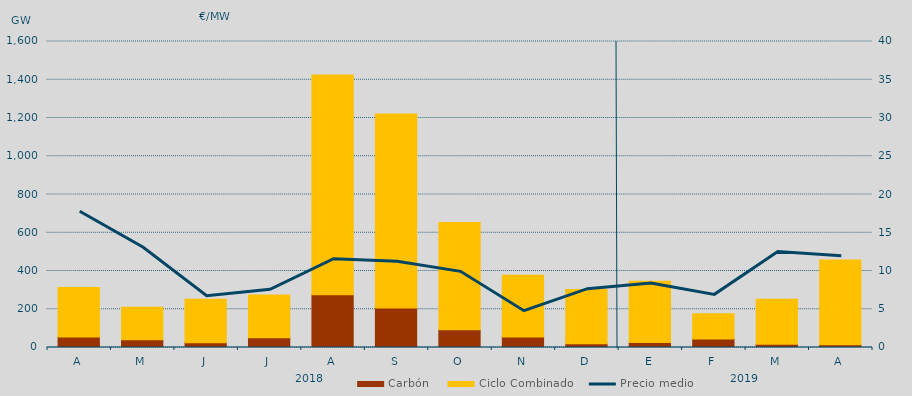
| Category | Carbón | Ciclo Combinado |
|---|---|---|
| A | 55123 | 258682.2 |
| M | 40054.5 | 170347.3 |
| J | 24939.8 | 227127.5 |
| J | 50362.4 | 224750.8 |
| A | 276044.1 | 1148967.5 |
| S | 206113.1 | 1015257.7 |
| O | 93052.3 | 560872.2 |
| N | 55331.6 | 322094.1 |
| D | 19590.2 | 283346.4 |
| E | 26403.5 | 320317.9 |
| F | 44880.1 | 131505 |
| M | 17298.8 | 234585 |
| A | 14816 | 442359.9 |
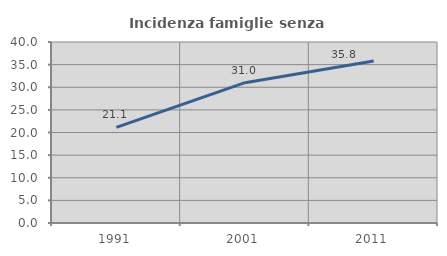
| Category | Incidenza famiglie senza nuclei |
|---|---|
| 1991.0 | 21.116 |
| 2001.0 | 31.01 |
| 2011.0 | 35.784 |
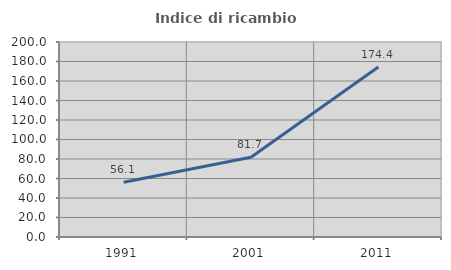
| Category | Indice di ricambio occupazionale  |
|---|---|
| 1991.0 | 56.143 |
| 2001.0 | 81.732 |
| 2011.0 | 174.414 |

+++

- _The problem_:
Find every line above that contains the word "Category", and return each one.

- _Answer to this exercise_:
| Category | Carbón | Ciclo Combinado |
| Category | Incidenza famiglie senza nuclei |
| Category | Indice di ricambio occupazionale  |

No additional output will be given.